Si Du Gard estaba sorprendido, no lo demostró. Ni se levantó ni le dedicó una sola mirada mientras dejaba la esponja a un lado con cuidado, cogía el cepillo y se peinaba el cabello con aire indiferente.
– Ma chére, sabía que vendría-dijo finalmente en inglés.
– ¿Lo… lo sabía? -preguntó Sarah desconcertada-. ¿Cómo?
Du Gard contemplaba impasible su imagen en el espejo.
– Su carácter, ma chére, lo hacía inevitable.
– Lo olvidaba-replicó Sarah con acritud y poniendo los brazos en jarras-. Lía leído mis pensamientos.

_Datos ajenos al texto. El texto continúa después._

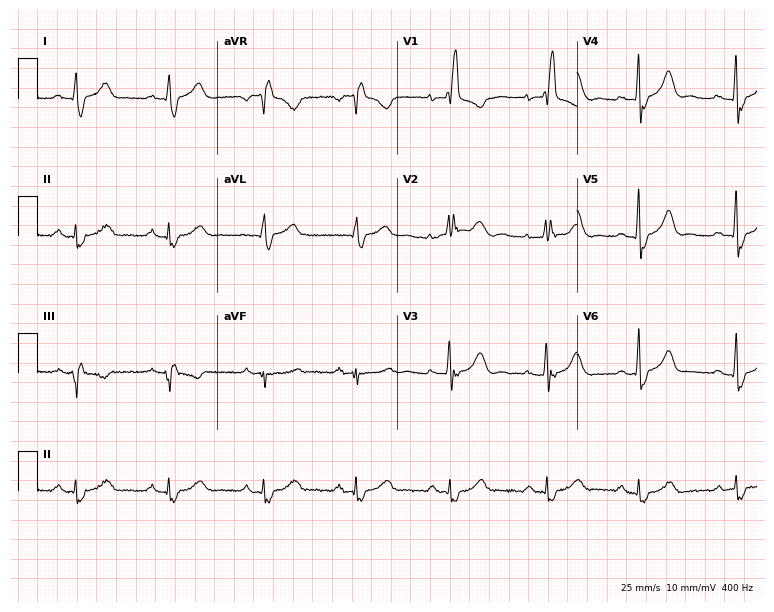
Resting 12-lead electrocardiogram. Patient: a female, 71 years old. The tracing shows right bundle branch block (RBBB).
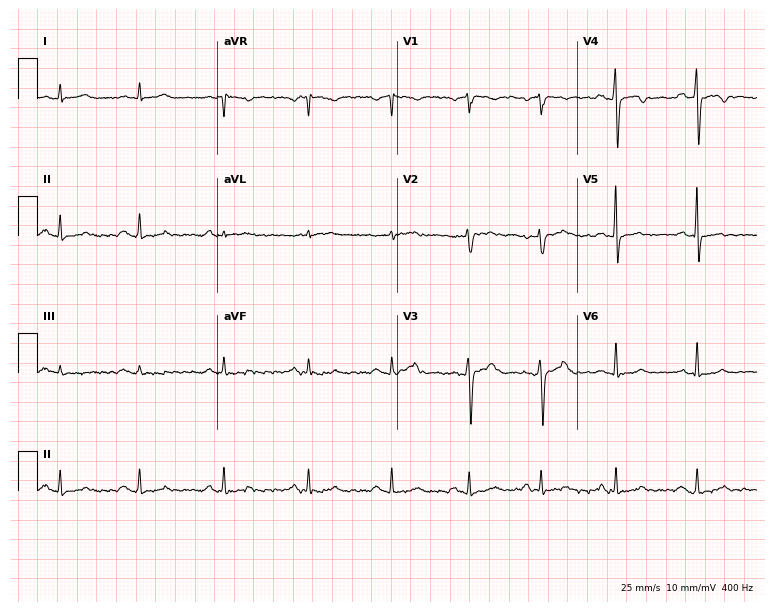
Resting 12-lead electrocardiogram. Patient: a 38-year-old female. Read as a normal ECG.

– En este caso no hacía falta. Su padre me ha explicado muchas cosas de usted.
– ¿Mi padre? -Sarah se sobresaltó.
Du Gard se dio por fin la vuelta y una sonrisa irresistible se dibujó en su semblante delicado.
– Alórs, ahora está sorprendida, ¿verdad?
– Un poco -admitió Sarah. En el fondo había sospechado que Du Gard conocía a su padre, pero también pensó que los locales como aquel no eran precisamente los favoritos de Gardiner Kincaid.
– Antes de que su padre partiera de viaje, estuvo en el teatro. Me dijo que usted vendría y me pidió que velara por usted.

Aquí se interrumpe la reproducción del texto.